Funny you should mention that, Jen. Here's a photo of Zoe in our van at Newbury earlier this year. See how she matches our upholstery, furniture and flooring? :wink:

Gerald


----------



## RobMD (May 9, 2005)

Hi Russell!

If Jenny is fit & well, don't let her age put you off from getting her a passport.
Dylan was 13 years old when we decided to get his passport rather than leave him home. 
Sadly Dylan died last October at the age of 17 1/2.
I now have an 8 year old Collie X which has recently had his Rabies vaccination with no problems at all.

I would however, not allow any dog of mine to have two shots of vaccine unless the first one failed. IMO it would be better to waste a month if the vaccine is unsuccessful rather than overvaccinate just in case.
When I discussed it with the vet I use, he reckoned that it is unusual for the vaccine to fail unless the dog has it at the same time as other vaccinations which may inhibit the take up of the Rabies vaccine.


----------



## JollyJack (Aug 14, 2005)

Hi Gerald,

I think most of the answers are already here - we've taken our springer Ellie 3 return trips through the tunnel. I've noticed my ears "pop" so we take a little pate just in case Ellie's are popping too ! Pate is also useful when you visit the vet on the way back to swallow the worming tablet! Ellie will not swallow it without!!

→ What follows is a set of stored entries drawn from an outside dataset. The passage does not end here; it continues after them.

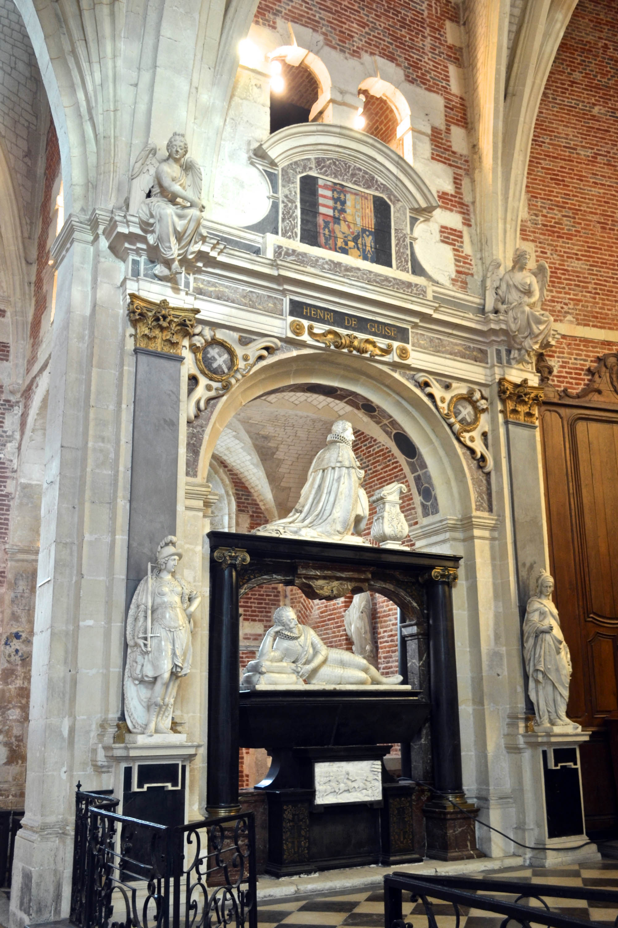 Chapelle du collège des Jésuites d'Eu (Seine-Maritime, France), mausolée d'Henri de Guise.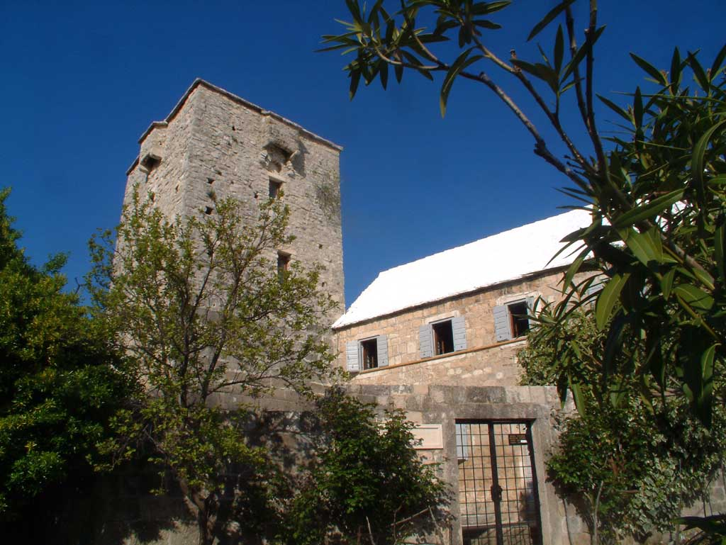 Škrip village, Brač island, Croatia. K. Korlević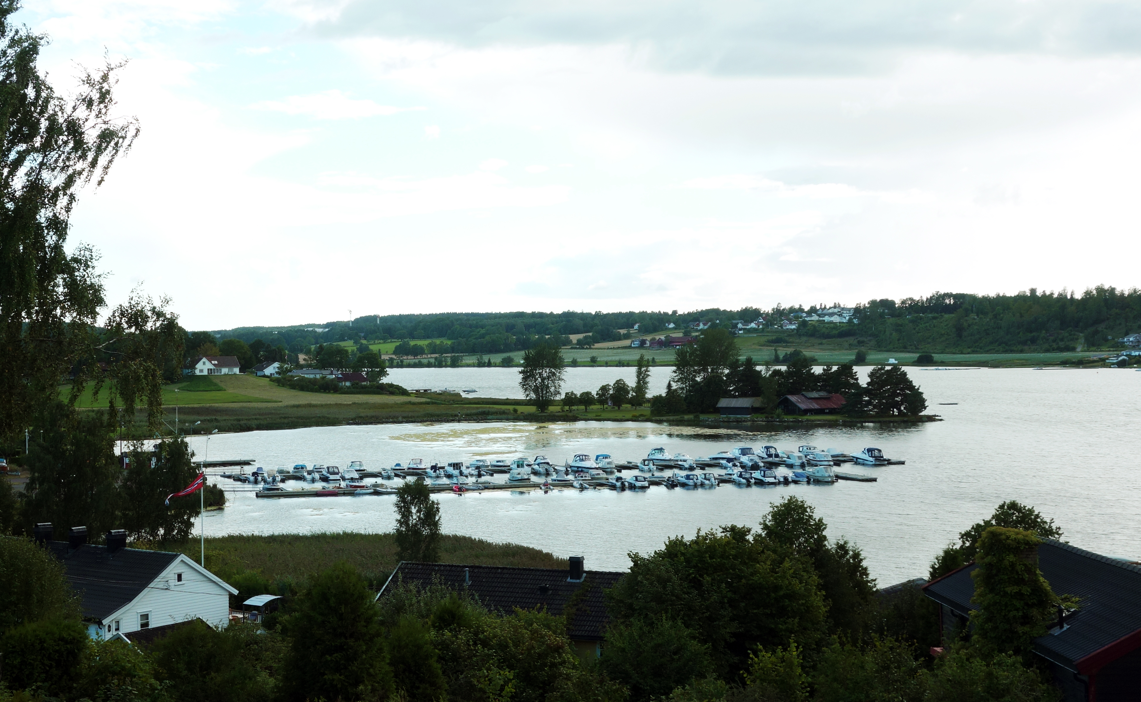 Munkholmen i Munkerekka på Nøtterøy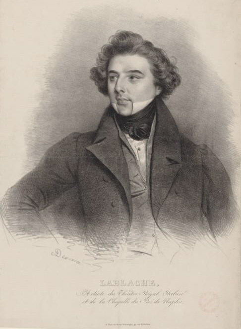 Lablache, artiste du Théâtre royal italien et de la Chapelle du roi de Naples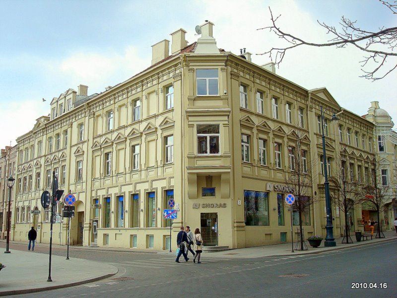 Гедимино,2

Always check with Defra before you go that the Rules have not changed.

This year because we went to the South of France & Spain we were advised to treat Ellie for Fleas and Ticks whilst we were over there - you have to time this with your final visit to the Vet in France to ensure no overdosing. Your Vet can advise - there are some nasties about!

We always visit the vet before we travel to ensure the Chip is working. Whilst it's not a requirement I always get the Fitness for Travel part of the Pet Passport stamped and signed. 

Be careful when you return that the French Vet puts the exact time of the Flea/Tick treatment in the Passport and signs/stamps it.

Lots of vets in France let you turn up but I recommend an appointment. Either call in once you are over there to book for your return trip or email or telephone. Email saves you time. If you can do this in French so much the better though they do usually speak English.

They like to supply the medication in our experience!

This year the Tunnel Dog check in place in Calais told us it was the actual departure time of the train that counted and not the check in time - we were checked in a few minutes outside the 'time window' but left France within it.

Best Regards - Bob


----------



## patp (Apr 30, 2007)

Taking a step back to the first stage - the microchipping.
The needle used has to be of a large guage to allow the chip to pass down it. This means that it is more painful than the usual ones used to inject vaccines etc.

If this is the first experience that your puppy has at a vet's it could cause him or her to be fearful of vets for ever.

Here's what I would do. Go for the puppy vaccinations. If puppy whimpers when injected do not reassure him/her as it reinforces their fear. Just jolly him/her along and stay long enough chatting to the vet for your puppy to have forgotten the bad experience and to have had a good experience. Repeat the above for the next time you visit. Then most importantly call back in on a regular basis just to chat to the receptionist (sorry all hard working reception staff) and to enable your puppy to view the vet's as a nice place to visit.

Once your puppy is 16 weeks or older then I would go for the chipping although some people wait until they go in for neutering as the dog is fast asleep when the chip is inserted.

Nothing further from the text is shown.